Two blocks are arranged. M1 is on the table and m2 is hanging from the pulley. The pulley can be considered to be massless, and friction is negligible. M1 is four times more massive than M2.

If the system is released from rest, how far will M1 travel in 0.963 s?

I'll bet that your instructor will be happy to see the 12 physics homework questions you've posted here. <g>

To determine how far M1 will travel in 0.963 seconds, we can start by analyzing the forces acting on the system.

Since the pulley is assumed to be massless and there is negligible friction, we can assume that the tension in the rope is the same on both sides of the pulley.

Let's denote the mass of M2 as m2 and the mass of M1 as m1. Given that m1 is four times more massive than m2, we can write the equation: m1 = 4m2.

Since the system is released from rest, we can assume it starts from rest and hence the initial velocity of M1 is 0 m/s. We can also assume that the acceleration of the system is constant.

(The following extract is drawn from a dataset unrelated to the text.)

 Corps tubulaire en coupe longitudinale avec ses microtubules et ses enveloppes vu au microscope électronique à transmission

Using Newton's second law, we can write the equation for the net force on M1 as: F1 = m1 * a, where F1 is the net force acting on M1 in the horizontal direction, m1 is the mass of M1, and a is the acceleration of the system.

The net force acting on M1 is equal to the tension in the rope (T) minus the gravitational force pulling M1 downward (m1 * g), where g is the acceleration due to gravity.

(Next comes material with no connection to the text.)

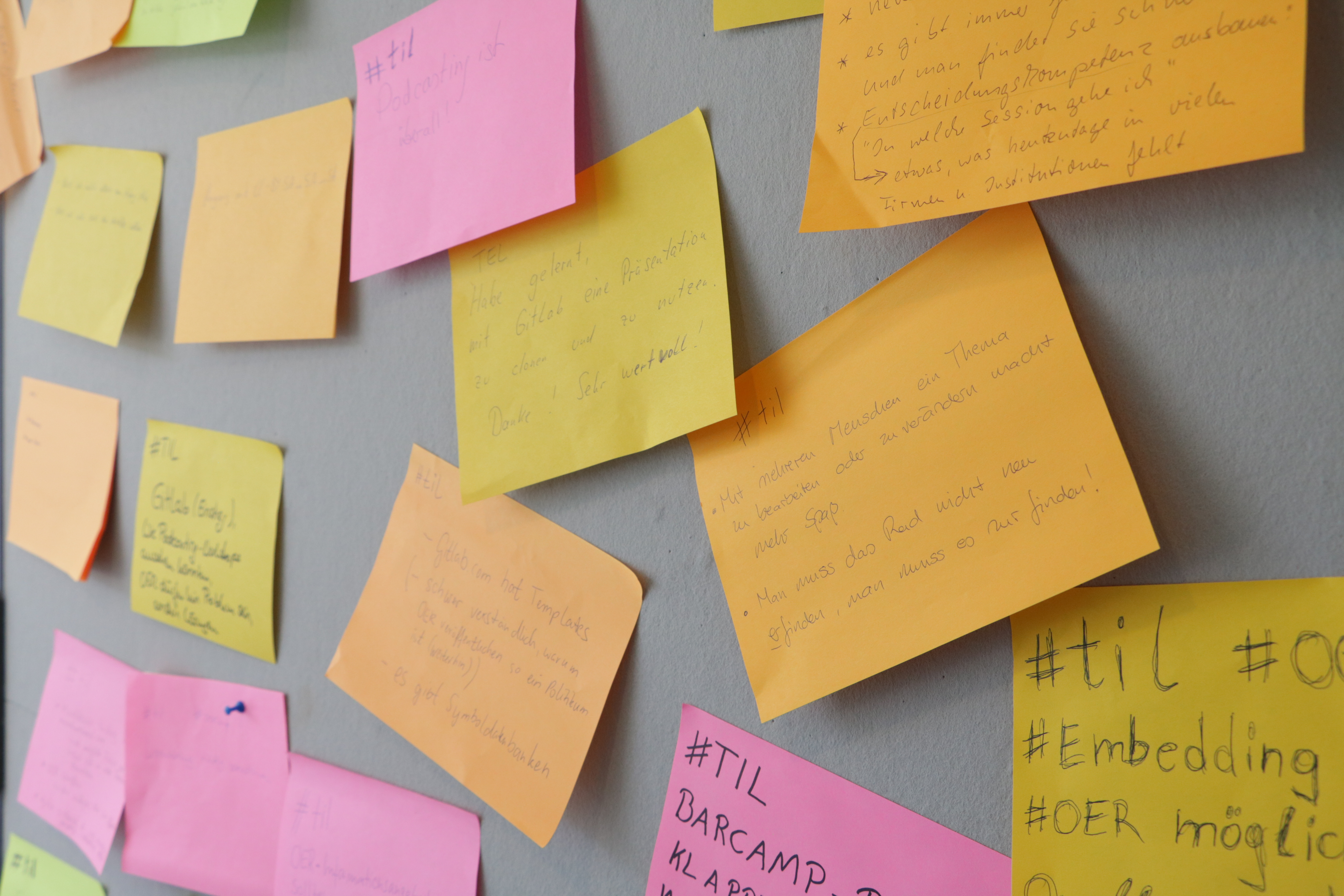 OERcamp 2019

Equating the forces, we have: T - m1 * g = m1 * a.

Since the tension in the rope is the same on both sides of the pulley, we can write another equation for the net force acting on M2: T - m2 * g = m2 * a.

From these two equations, we can substitute T from the second equation into the first equation, giving us: (m2 * g + m1 * g) - m1 * g = m1 * a.

Simplifying, we have: m2 * g = m1 * a.

Since g is a constant, we can cancel it out, leaving us with: m2 = m1 * a.

Substituting the given relationship between m1 and m2 (m1 = 4m2), we now have: m2 = 4m2 * a.

Simplifying, we have: 1 = 4a.

Therefore, a = 1/4. This means the acceleration of the system is 1/4 m/s^2.

To determine how far M1 will travel in 0.963 seconds, we can use the equation: x = x0 + v0 * t + 0.5 * a * t^2.

Since M1 starts from rest, the initial position (x0) is 0, and the initial velocity (v0) is also 0.

Plugging in the values, we have: x = 0 + 0 * 0.963 + 0.5 * (1/4) * (0.963)^2.

Simplifying further, we have: x = 0 + 0 + 0.5 * (1/4) * (0.927369)^2.

Evaluating the expression, we find: x ≈ 0.0602 meters.

Therefore, M1 will travel approximately 0.0602 meters in 0.963 seconds.